[Dataset excerpts]
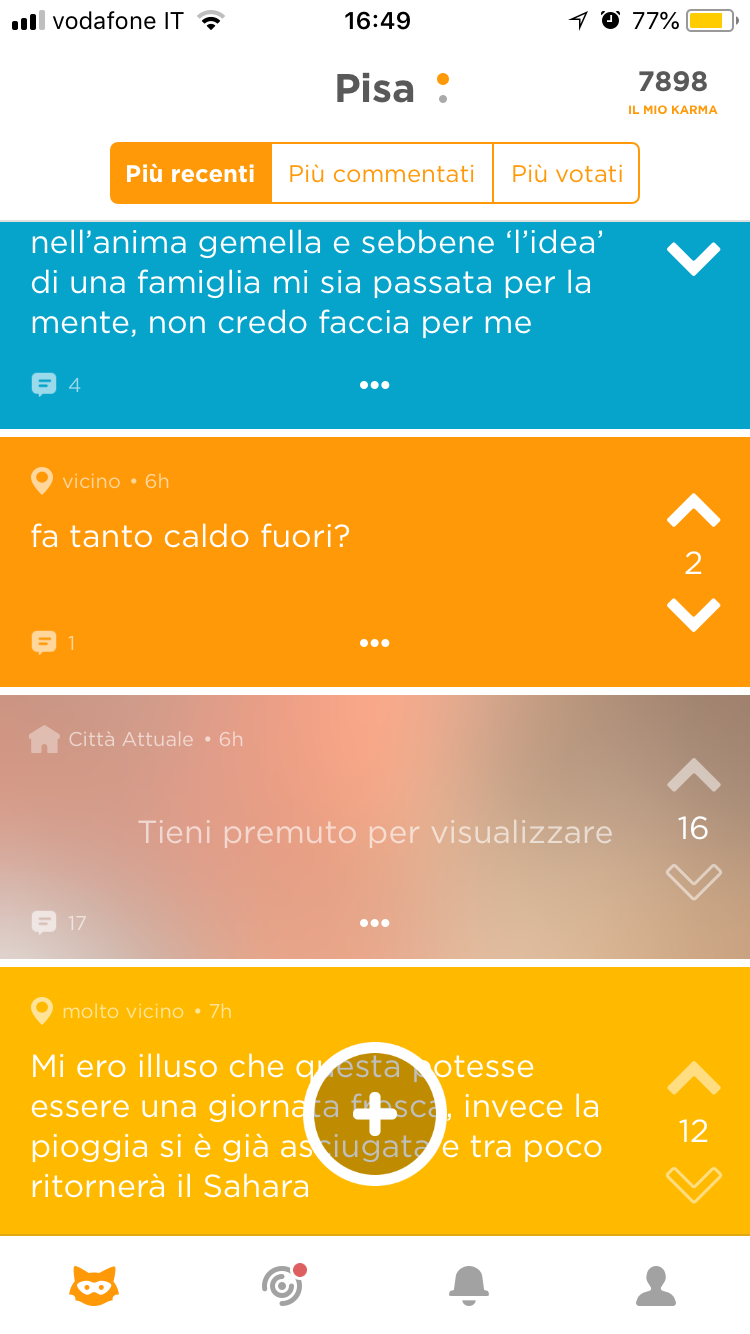 Screenshot creato da me su schermata principale di Jodel
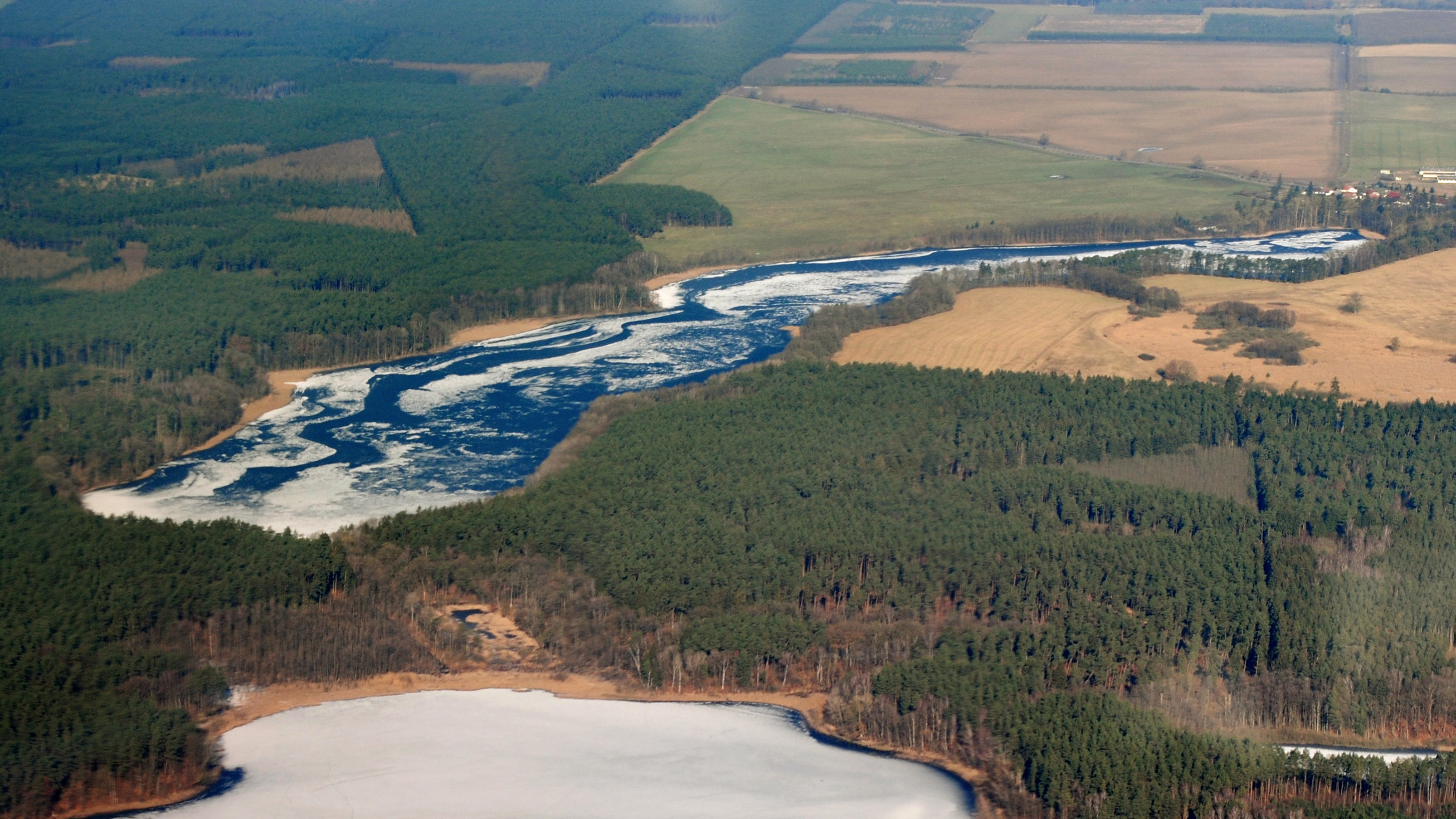 Bergsee (Neu Gaarz)
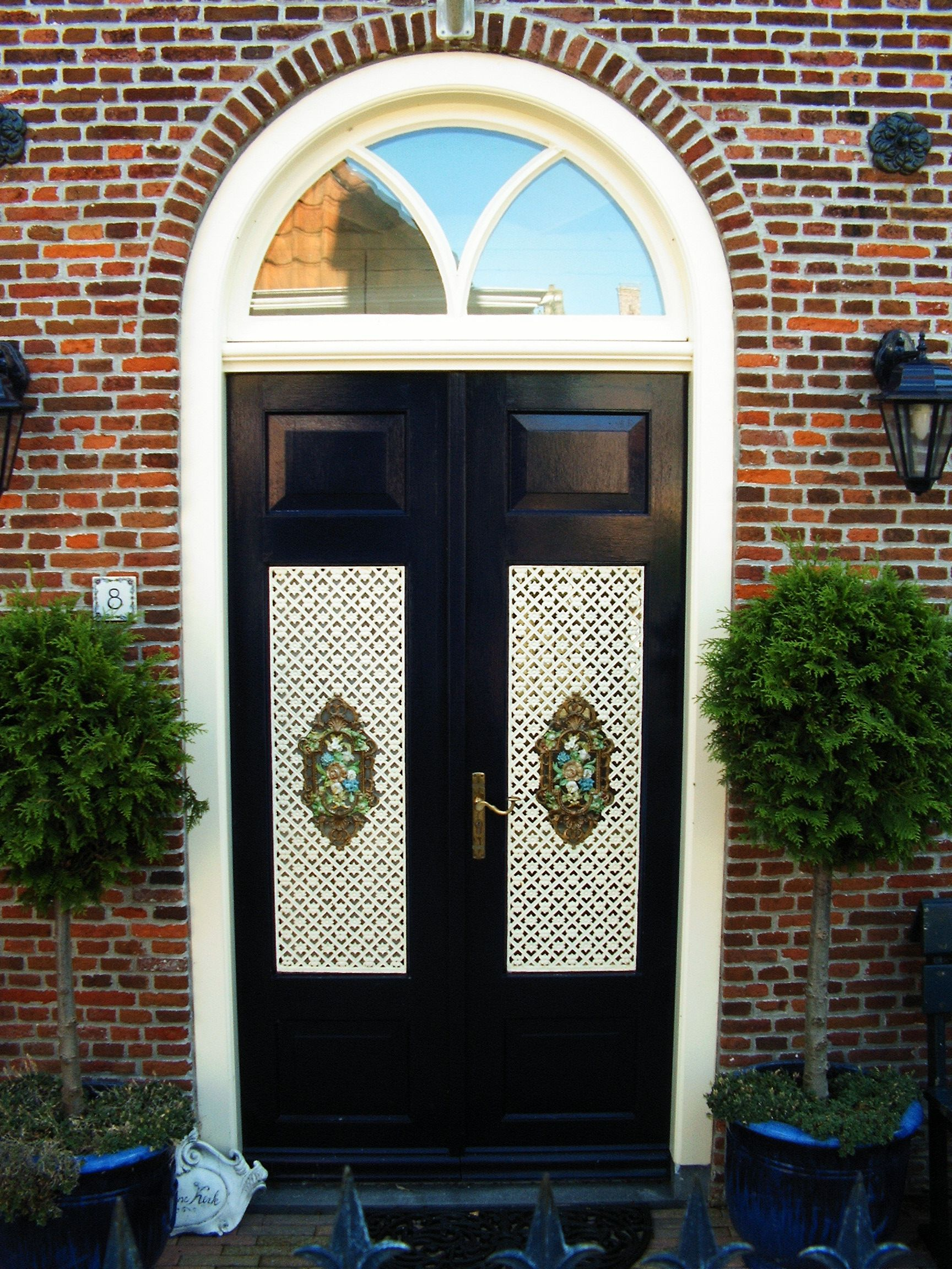 Hindeloopen - Tür in der Nähe der Kirche
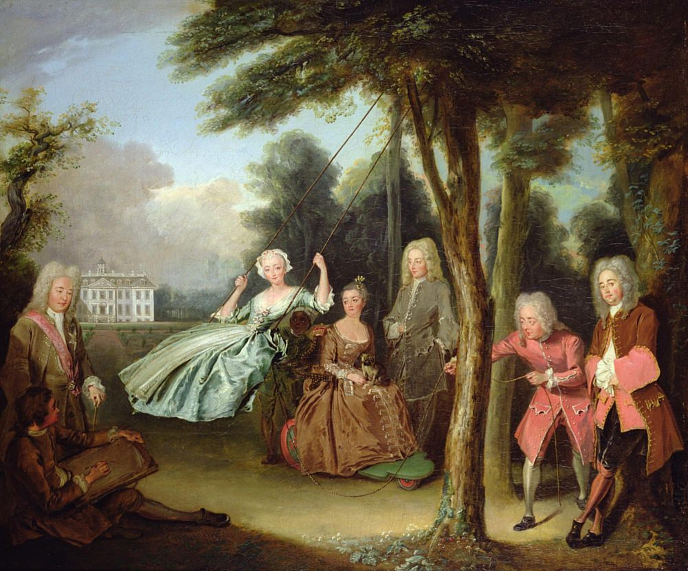 Cette peinture de Philippe Mercier (1689-1760) datant de 1725 montre Lord Tyrconnel (à gauche) et sa femme (assise, car invalide), ainsi que la cousine de Lady Tyrconnel et son mari, devant la façade Sud de Belton House, la demeure de campagne des Tyrconnel, dans le Lincolnshire. Le visage de l'artiste peut être aperçu en bas à gauche. C'est l'une des premières fêtes galantes en Anglettere, un style de peinture du XVIIIème siècle.
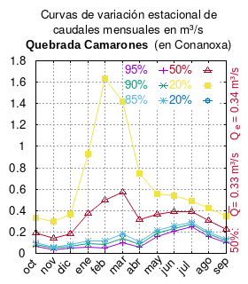 Curvas de variación estacional de la quebrada de Camarones en Conanoxa. Comisión Nacional de Riego DIAGNÓSTICO ACTUAL DEL RIEGO Y DRENAJE EN CHILE Y SU PROYECCIÓN INFORME FINAL DIAGNÓSTICO DEL RIEGO Y DRENAJE EN LA I REGIÓN FEBRERO - 2003 Santiago de Chile url: urlarchivo: Anexo Estación 5 (pág. 71 del navegador pdf) mes 95% 90% 85% 50% 20% oct 0.067 0.085 0.100 0.194 0.333 nov 0.034 0.047 0.058 0.144 0.302 dic 0.049 0.065 0.079 0.183 0.362 ene 0.061 0.091 0.119 0.371 0.932 feb 0.049 0.082 0.116 0.499 1.632 mar 0.096 0.142 0.185 0.570 1.418 abr 0.058 0.085 0.109 0.316 0.748 may 0.159 0.191 0.216 0.364 0.555 jun 0.205 0.236 0.260 0.390 0.542 jul 0.248 0.274 0.292 0.387 0.487 ago 0.157 0.181 0.200 0.303 0.424 sep 0.096 0.116 0.131 0.225 0.347
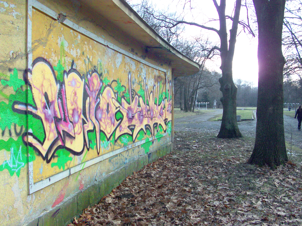 Кривите огледала, Западен парк, София
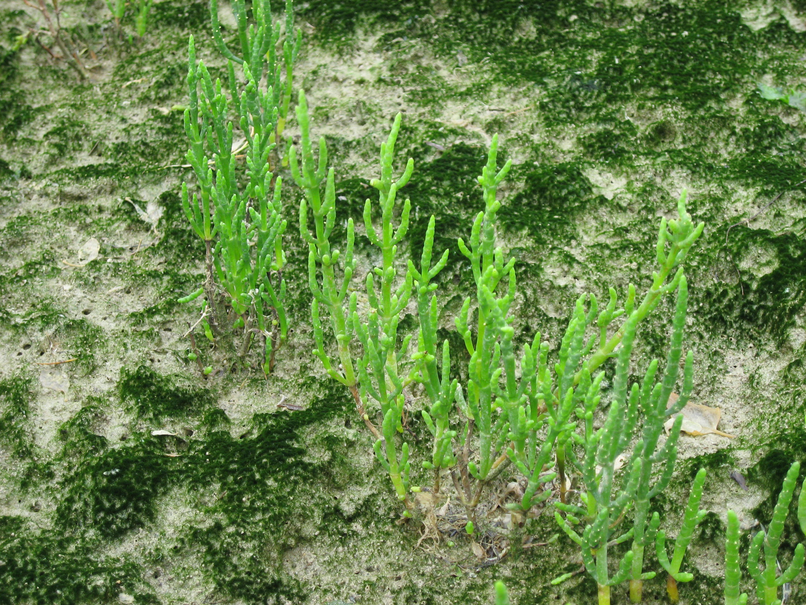 Salicorne (Salicornia europaea) in Baie de Somme Map: 50° 11' 40" N 1° 38' 54" E
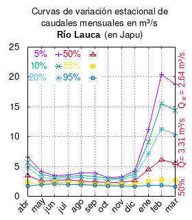 Curva de Variación Estacional del río Lauca en JAPU. # cita publicación # | apellido = Dirección General de Aguas # | nombre = # | enlace-autor = Ministerio de Obras Públicas (Chile) # | título = Diagnóstico y clasificación de los cursos y cuerpos de agua según objetivos de calidad. Cuenca Río Lauca # | ubicación = Santiago de Chile # | editorial = Ministerio de Obras Públicas (Chile) # | año = 2004 # | edición = # | url = # | urlarchivo = # | fechaarchivo = # | ref = harv # Tabla 4.3 (m3/s) pág. 32 mes 5% 10% 20% 50% 85% 95% abr 6.546 5.695 4.808 3.468 2.277 1.737 may 4.186 3.635 3.133 2.519 2.129 2.004 jun 3.402 3.223 3.018 2.662 2.280 2.082 jul 3.536 3.362 3.152 2.751 2.256 1.965 ago 3.933 3.493 3.072 2.517 2.123 1.982 sep 3.870 3.377 2.925 2.366 2.006 1.888 oct 3.143 2.944 2.719 2.337 1.940 1.739 nov 3.266 3.036 2.778 2.345 1.904 1.684 dic 4.231 3.807 3.350 2.624 1.942 1.628 ene 11.159 9.134 7.167 4.508 2.547 1.821 feb 20.394 15.592 11.264 6.050 2.814 1.795 mar 18.822 14.388 10.392 5.580 2.594 1.654 This plot was created with Gnuplot.

## WORK REQUEST
Every line above is to be reproduced verbatim, and the pictures are to be omitted.

## EXERCISE RESULT
 Screenshot creato da me su schermata principale di Jodel
 Bergsee (Neu Gaarz)
 Hindeloopen - Tür in der Nähe der Kirche
 Cette peinture de Philippe Mercier (1689-1760) datant de 1725 montre Lord Tyrconnel (à gauche) et sa femme (assise, car invalide), ainsi que la cousine de Lady Tyrconnel et son mari, devant la façade Sud de Belton House, la demeure de campagne des Tyrconnel, dans le Lincolnshire. Le visage de l'artiste peut être aperçu en bas à gauche. C'est l'une des premières fêtes galantes en Anglettere, un style de peinture du XVIIIème siècle.
 Curvas de variación estacional de la quebrada de Camarones en Conanoxa. Comisión Nacional de Riego DIAGNÓSTICO ACTUAL DEL RIEGO Y DRENAJE EN CHILE Y SU PROYECCIÓN INFORME FINAL DIAGNÓSTICO DEL RIEGO Y DRENAJE EN LA I REGIÓN FEBRERO - 2003 Santiago de Chile url: urlarchivo: Anexo Estación 5 (pág. 71 del navegador pdf) mes 95% 90% 85% 50% 20% oct 0.067 0.085 0.100 0.194 0.333 nov 0.034 0.047 0.058 0.144 0.302 dic 0.049 0.065 0.079 0.183 0.362 ene 0.061 0.091 0.119 0.371 0.932 feb 0.049 0.082 0.116 0.499 1.632 mar 0.096 0.142 0.185 0.570 1.418 abr 0.058 0.085 0.109 0.316 0.748 may 0.159 0.191 0.216 0.364 0.555 jun 0.205 0.236 0.260 0.390 0.542 jul 0.248 0.274 0.292 0.387 0.487 ago 0.157 0.181 0.200 0.303 0.424 sep 0.096 0.116 0.131 0.225 0.347
 Кривите огледала, Западен парк, София
 Salicorne (Salicornia europaea) in Baie de Somme Map: 50° 11' 40" N 1° 38' 54" E
 Curva de Variación Estacional del río Lauca en JAPU. # cita publicación # | apellido = Dirección General de Aguas # | nombre = # | enlace-autor = Ministerio de Obras Públicas (Chile) # | título = Diagnóstico y clasificación de los cursos y cuerpos de agua según objetivos de calidad. Cuenca Río Lauca # | ubicación = Santiago de Chile # | editorial = Ministerio de Obras Públicas (Chile) # | año = 2004 # | edición = # | url = # | urlarchivo = # | fechaarchivo = # | ref = harv # Tabla 4.3 (m3/s) pág. 32 mes 5% 10% 20% 50% 85% 95% abr 6.546 5.695 4.808 3.468 2.277 1.737 may 4.186 3.635 3.133 2.519 2.129 2.004 jun 3.402 3.223 3.018 2.662 2.280 2.082 jul 3.536 3.362 3.152 2.751 2.256 1.965 ago 3.933 3.493 3.072 2.517 2.123 1.982 sep 3.870 3.377 2.925 2.366 2.006 1.888 oct 3.143 2.944 2.719 2.337 1.940 1.739 nov 3.266 3.036 2.778 2.345 1.904 1.684 dic 4.231 3.807 3.350 2.624 1.942 1.628 ene 11.159 9.134 7.167 4.508 2.547 1.821 feb 20.394 15.592 11.264 6.050 2.814 1.795 mar 18.822 14.388 10.392 5.580 2.594 1.654 This plot was created with Gnuplot.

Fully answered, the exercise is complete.